What you will do: Look below for the line with "sample: Cilia in tetrahymena"; begin the copy there and stop after the line with "sample: Mouse hepatocytes", keeping the text exact and the pictures out.

Task material:
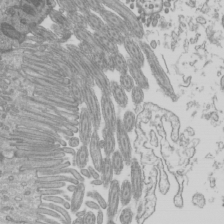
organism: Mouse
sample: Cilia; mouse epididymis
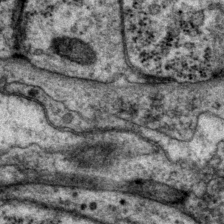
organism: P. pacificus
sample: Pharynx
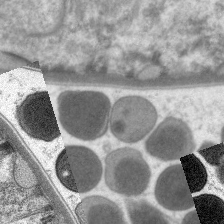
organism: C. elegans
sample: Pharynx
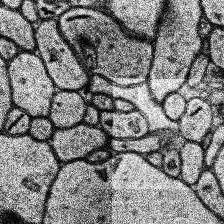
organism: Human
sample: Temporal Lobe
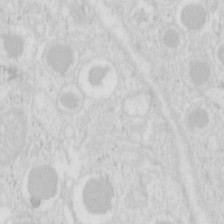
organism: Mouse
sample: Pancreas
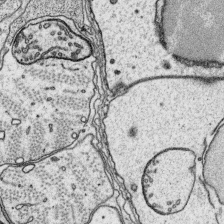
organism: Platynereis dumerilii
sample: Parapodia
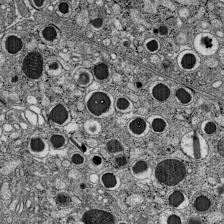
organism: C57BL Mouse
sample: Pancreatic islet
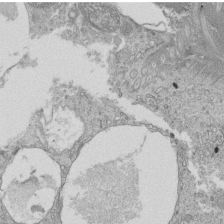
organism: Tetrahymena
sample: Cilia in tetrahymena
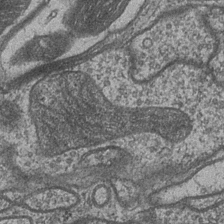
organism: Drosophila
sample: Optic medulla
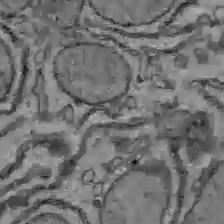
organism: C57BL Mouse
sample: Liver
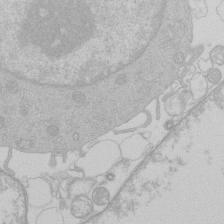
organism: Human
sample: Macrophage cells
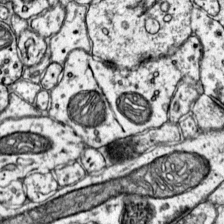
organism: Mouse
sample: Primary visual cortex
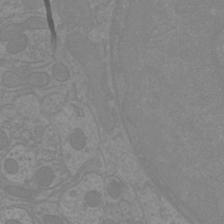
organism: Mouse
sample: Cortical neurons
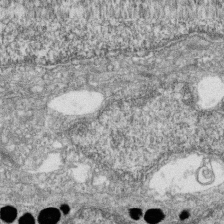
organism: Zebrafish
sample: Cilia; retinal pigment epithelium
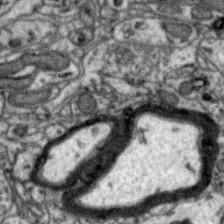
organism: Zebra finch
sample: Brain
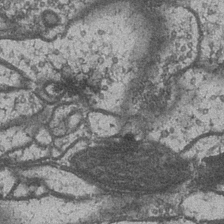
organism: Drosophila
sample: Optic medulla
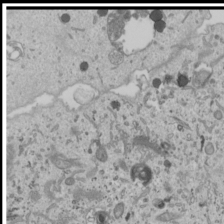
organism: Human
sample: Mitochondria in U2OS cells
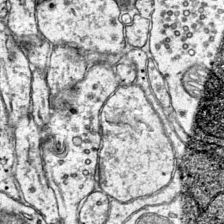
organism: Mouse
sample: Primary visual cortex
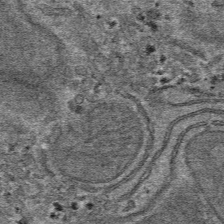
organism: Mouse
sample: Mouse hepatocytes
==
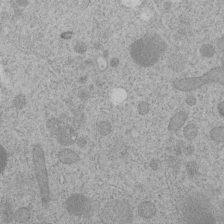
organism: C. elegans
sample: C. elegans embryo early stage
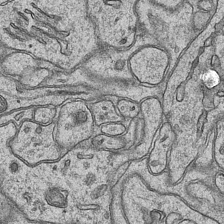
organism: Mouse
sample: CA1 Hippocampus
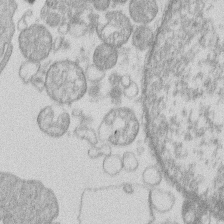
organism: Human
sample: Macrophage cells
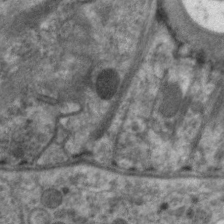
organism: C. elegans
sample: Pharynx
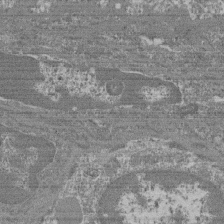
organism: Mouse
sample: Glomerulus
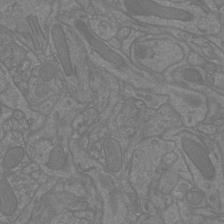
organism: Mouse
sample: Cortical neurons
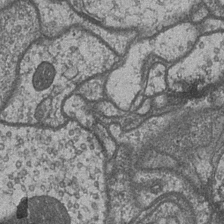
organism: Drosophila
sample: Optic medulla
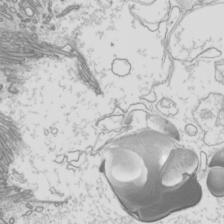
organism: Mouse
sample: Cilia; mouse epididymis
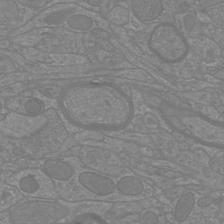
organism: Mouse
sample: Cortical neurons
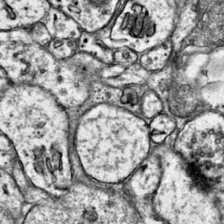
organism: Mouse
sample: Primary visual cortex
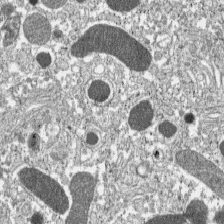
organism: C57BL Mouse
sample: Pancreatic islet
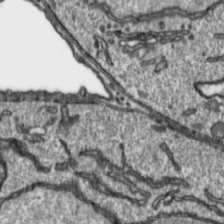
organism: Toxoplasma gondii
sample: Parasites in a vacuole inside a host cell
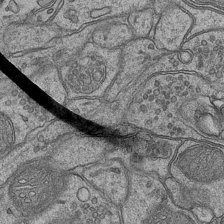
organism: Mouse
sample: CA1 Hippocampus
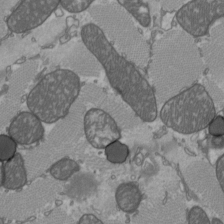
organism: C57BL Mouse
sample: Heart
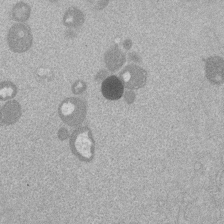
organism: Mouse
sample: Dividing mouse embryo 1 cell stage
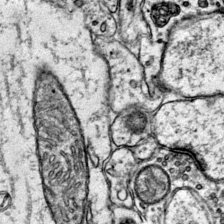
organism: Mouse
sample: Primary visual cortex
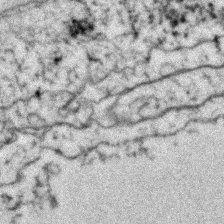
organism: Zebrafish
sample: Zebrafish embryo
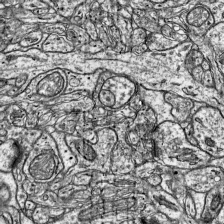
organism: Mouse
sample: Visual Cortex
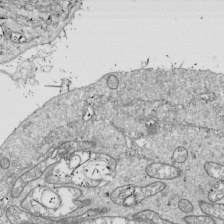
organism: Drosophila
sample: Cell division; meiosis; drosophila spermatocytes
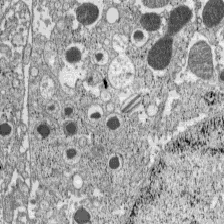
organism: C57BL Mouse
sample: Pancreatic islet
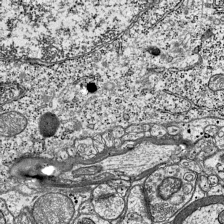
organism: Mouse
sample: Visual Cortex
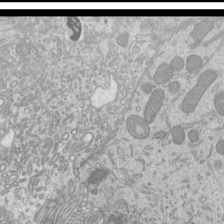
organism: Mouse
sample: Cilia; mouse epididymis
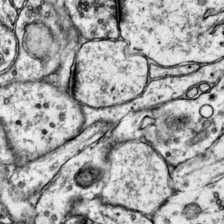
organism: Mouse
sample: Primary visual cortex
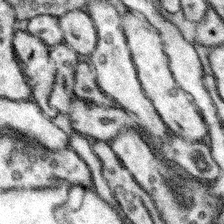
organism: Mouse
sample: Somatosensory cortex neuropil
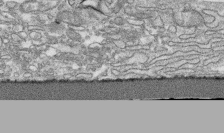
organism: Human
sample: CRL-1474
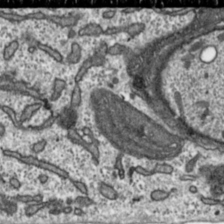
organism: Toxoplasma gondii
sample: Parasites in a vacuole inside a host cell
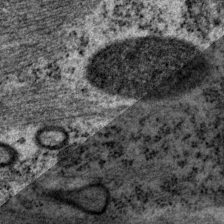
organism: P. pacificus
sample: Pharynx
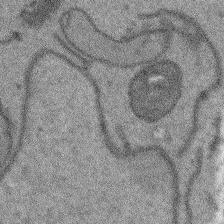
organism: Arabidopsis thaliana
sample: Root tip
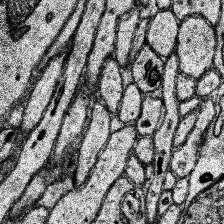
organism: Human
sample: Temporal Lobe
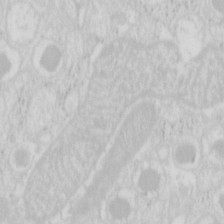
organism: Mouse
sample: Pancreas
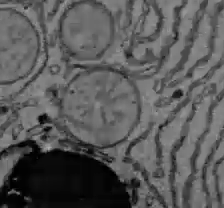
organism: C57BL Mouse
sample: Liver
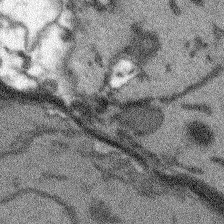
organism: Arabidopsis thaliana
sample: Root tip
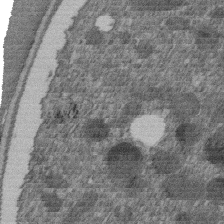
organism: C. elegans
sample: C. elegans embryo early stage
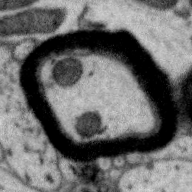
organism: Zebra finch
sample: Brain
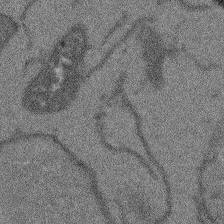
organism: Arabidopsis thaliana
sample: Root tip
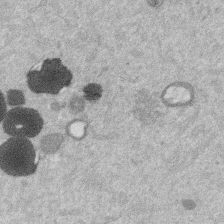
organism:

Your solution:
sample: Cilia in tetrahymena
organism: Drosophila
sample: Optic medulla
organism: C57BL Mouse
sample: Liver
organism: Human
sample: Macrophage cells
organism: Mouse
sample: Primary visual cortex
organism: Mouse
sample: Cortical neurons
organism: Zebrafish
sample: Cilia; retinal pigment epithelium
organism: Zebra finch
sample: Brain
organism: Drosophila
sample: Optic medulla
organism: Human
sample: Mitochondria in U2OS cells
organism: Mouse
sample: Primary visual cortex
organism: Mouse
sample: Mouse hepatocytes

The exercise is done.